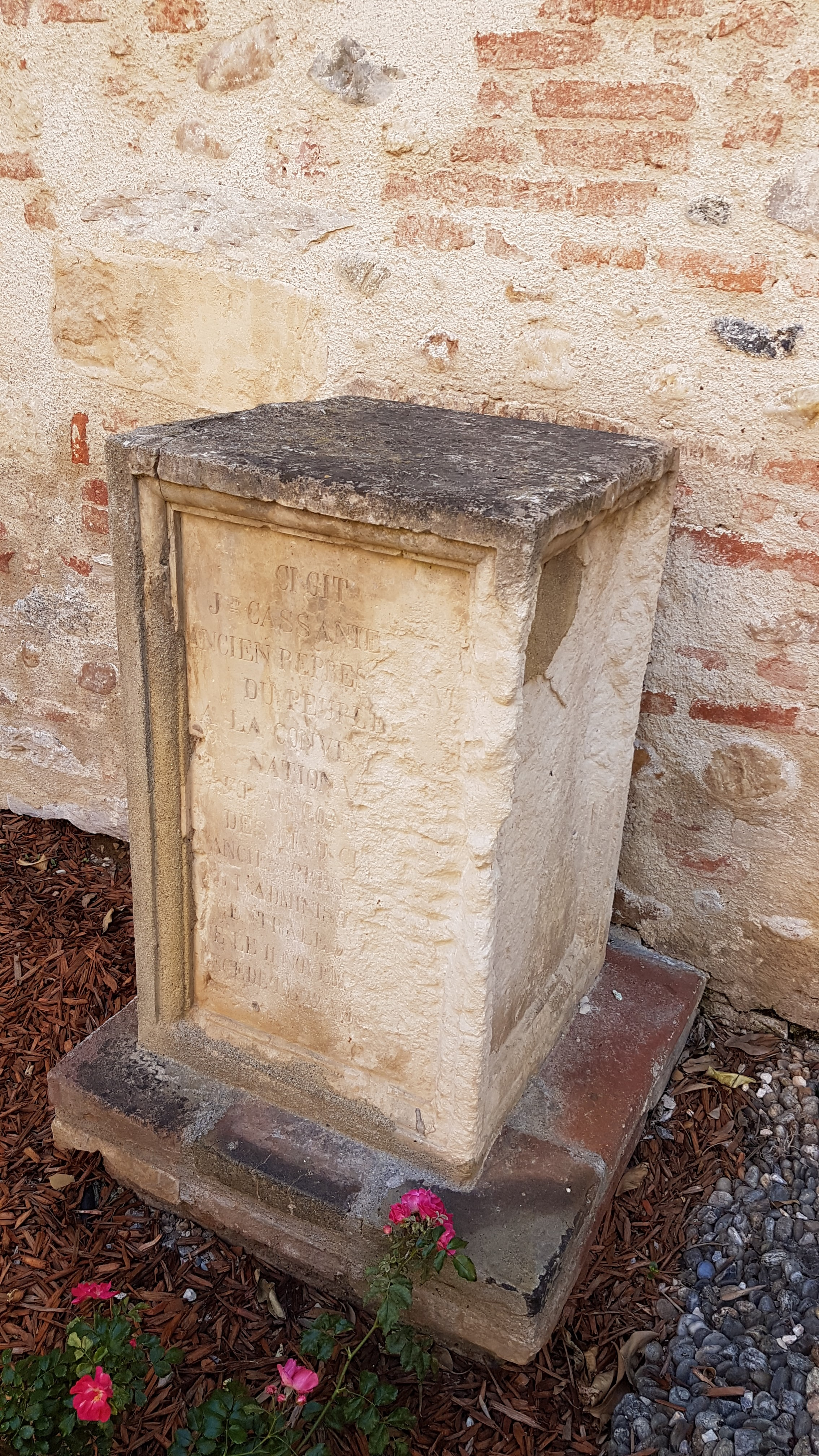 Pierre tombale de Joseph Cassanyes à Canet-en-Roussillon
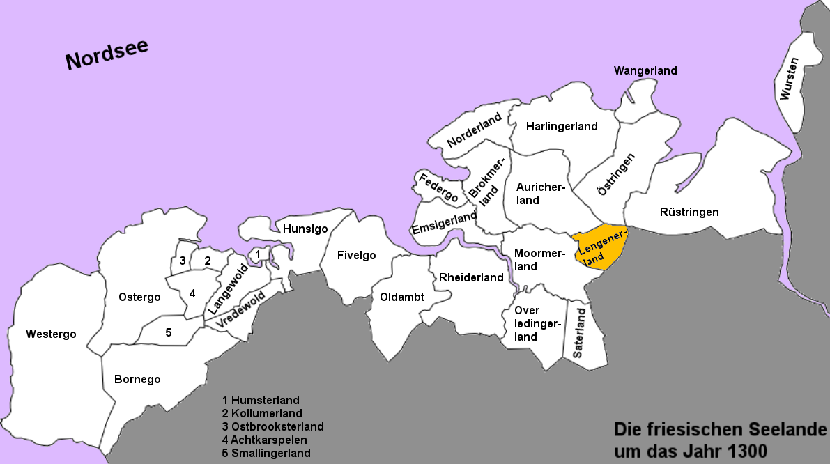 Karte der freien friesischen Seelande (Landesgemeinden) von der Zuiderzee bis zur Weser in den Grenzen um das Jahr 1300, das Lengenerland hervorgehoben. (Karte ohne Inseln.)
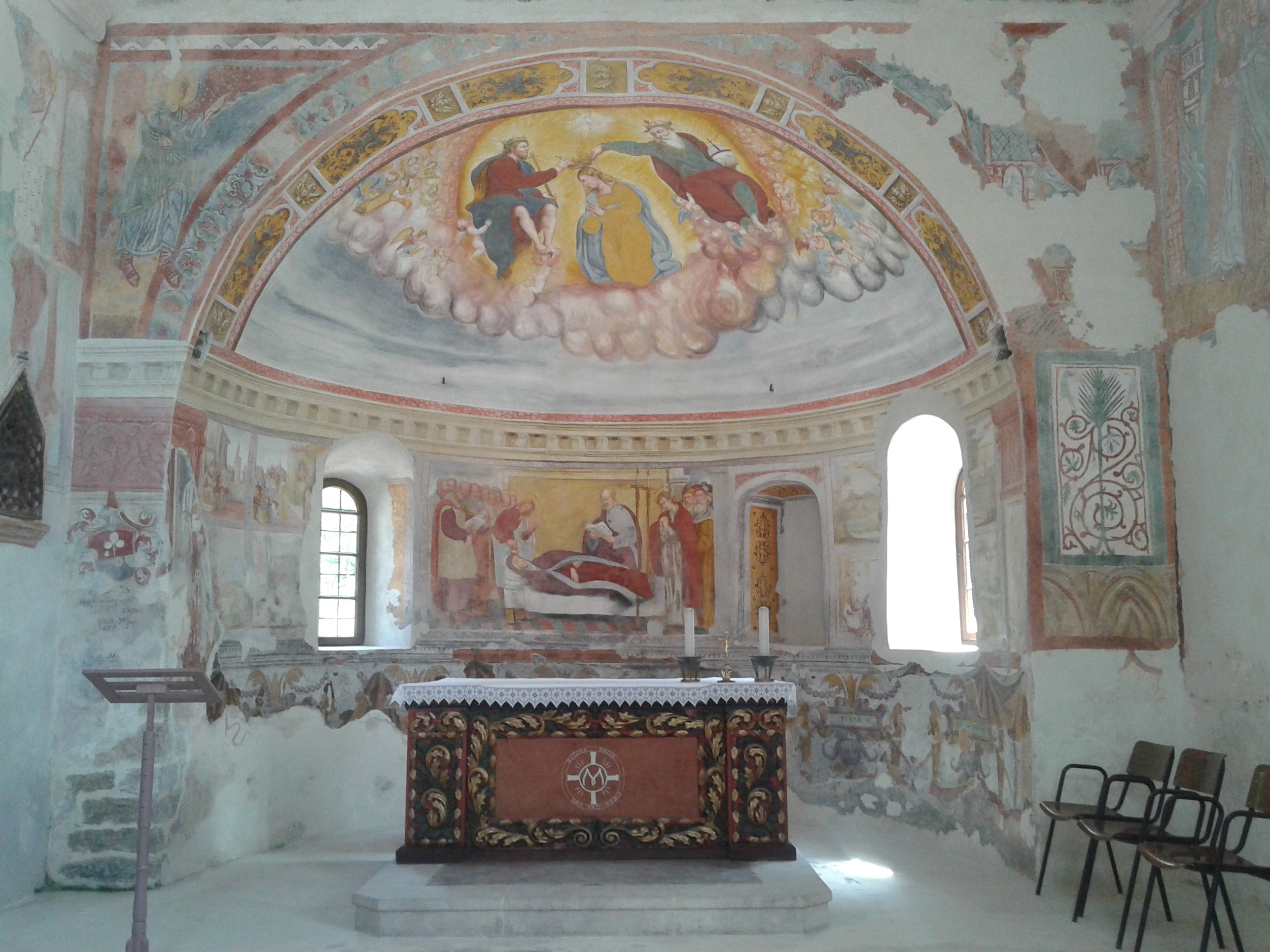 Il presbiterio della chiesa duecentesca di san Vittore, che sovrasta il paese di Tonadico, in Trentino
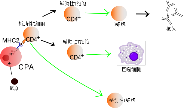 辅助性T细胞功能
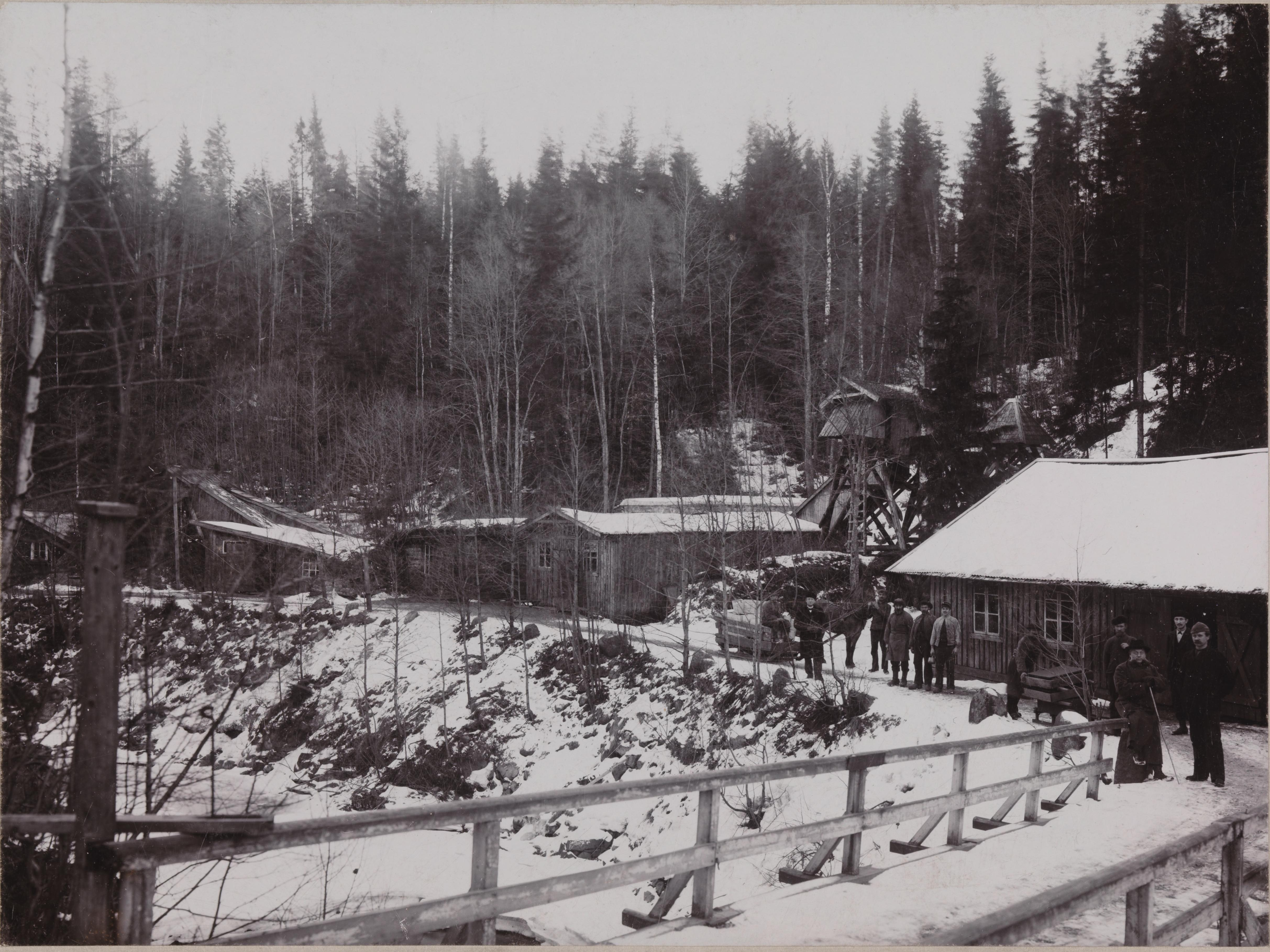 Bildet er hentet fra Nasjonalbibliotekets bildesamling. Anmerkninger til bildet var: Tittel hentet fra påskrift på komponentnr 1 Nordmarka, Nittedal, Akershus Depicted person: Frølich, Georg

^^^^^^^^^^^^^^^^

● **About this exercise**: Give again exactly the lines from the one holding "Karte der freien" to the final line of the records, both ends included, and nothing more. Pictures do not belong in the copy.

● **Problem solution**:
 Karte der freien friesischen Seelande (Landesgemeinden) von der Zuiderzee bis zur Weser in den Grenzen um das Jahr 1300, das Lengenerland hervorgehoben. (Karte ohne Inseln.)
 Il presbiterio della chiesa duecentesca di san Vittore, che sovrasta il paese di Tonadico, in Trentino
 辅助性T细胞功能
 Bildet er hentet fra Nasjonalbibliotekets bildesamling. Anmerkninger til bildet var: Tittel hentet fra påskrift på komponentnr 1 Nordmarka, Nittedal, Akershus Depicted person: Frølich, Georg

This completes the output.